- **PROBLEM TO WORK ON**
An exact copy of every record is needed, with the pictures left out.

- **ENTRIES SHOWN**
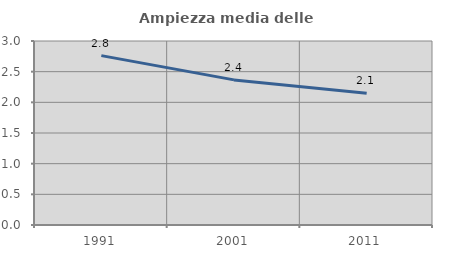
| Category | Ampiezza media delle famiglie |
|---|---|
| 1991.0 | 2.761 |
| 2001.0 | 2.366 |
| 2011.0 | 2.148 |

- **OUTPUT OF THE EXERCISE**
| Category | Ampiezza media delle famiglie |
|---|---|
| 1991.0 | 2.761 |
| 2001.0 | 2.366 |
| 2011.0 | 2.148 |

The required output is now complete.